Problem description: Look through the data below for the line with "senza nuclei |" and the line with "0.149 | 0.141 |", then transcribe exactly from the first through the second, leaving out all pictures.

*** Records supplied Section Begins ***

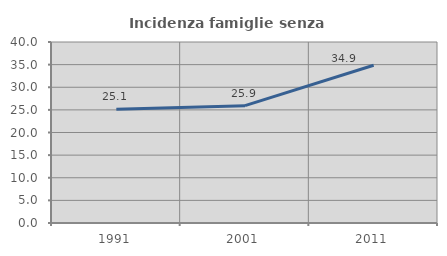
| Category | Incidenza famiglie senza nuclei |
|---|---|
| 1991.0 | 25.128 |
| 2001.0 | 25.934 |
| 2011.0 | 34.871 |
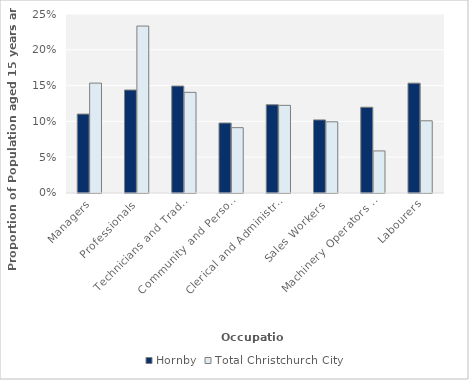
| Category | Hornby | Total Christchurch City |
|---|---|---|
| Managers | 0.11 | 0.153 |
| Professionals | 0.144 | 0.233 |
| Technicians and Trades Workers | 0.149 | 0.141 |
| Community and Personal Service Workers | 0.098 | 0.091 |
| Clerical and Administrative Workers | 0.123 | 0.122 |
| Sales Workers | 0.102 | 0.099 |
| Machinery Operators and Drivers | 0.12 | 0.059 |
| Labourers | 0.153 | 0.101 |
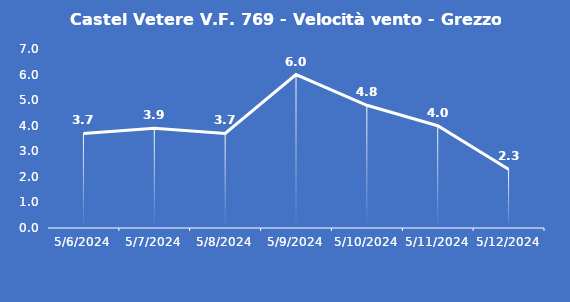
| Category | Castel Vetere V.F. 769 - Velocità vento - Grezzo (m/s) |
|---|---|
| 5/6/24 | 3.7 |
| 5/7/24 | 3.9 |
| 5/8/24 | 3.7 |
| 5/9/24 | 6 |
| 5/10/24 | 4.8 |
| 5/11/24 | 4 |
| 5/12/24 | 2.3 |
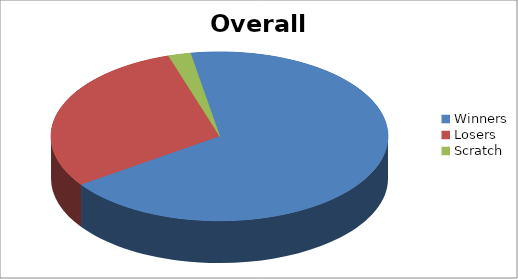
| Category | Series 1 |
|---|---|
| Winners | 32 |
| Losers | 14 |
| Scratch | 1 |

*** Records supplied Section Ends ***
*** Records supplied Section Begins ***

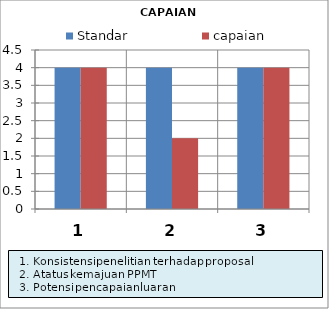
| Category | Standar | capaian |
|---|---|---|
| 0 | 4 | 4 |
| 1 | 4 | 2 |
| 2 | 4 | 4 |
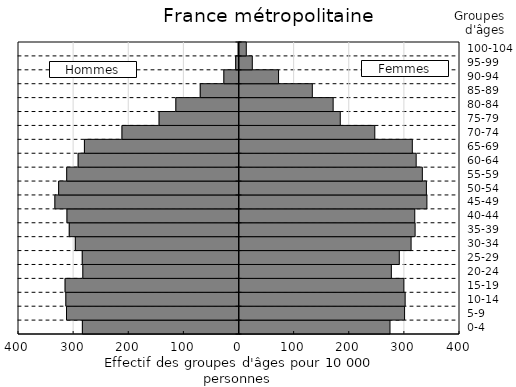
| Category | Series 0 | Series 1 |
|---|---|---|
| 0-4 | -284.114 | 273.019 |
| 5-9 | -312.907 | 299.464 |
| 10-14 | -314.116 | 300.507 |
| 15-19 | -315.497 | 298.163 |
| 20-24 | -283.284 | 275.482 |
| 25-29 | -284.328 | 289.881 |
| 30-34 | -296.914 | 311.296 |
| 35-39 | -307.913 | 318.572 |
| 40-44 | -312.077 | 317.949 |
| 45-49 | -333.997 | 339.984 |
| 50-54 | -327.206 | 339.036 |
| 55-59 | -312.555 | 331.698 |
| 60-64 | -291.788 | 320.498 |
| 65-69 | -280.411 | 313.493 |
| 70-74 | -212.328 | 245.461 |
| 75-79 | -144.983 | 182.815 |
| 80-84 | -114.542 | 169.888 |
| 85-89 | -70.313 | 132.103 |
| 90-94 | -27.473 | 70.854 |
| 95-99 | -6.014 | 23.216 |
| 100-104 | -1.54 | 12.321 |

*** Records supplied Section Ends ***

Solution to this task:
| Category | Incidenza famiglie senza nuclei |
|---|---|
| 1991.0 | 25.128 |
| 2001.0 | 25.934 |
| 2011.0 | 34.871 |
| Category | Hornby | Total Christchurch City |
|---|---|---|
| Managers | 0.11 | 0.153 |
| Professionals | 0.144 | 0.233 |
| Technicians and Trades Workers | 0.149 | 0.141 |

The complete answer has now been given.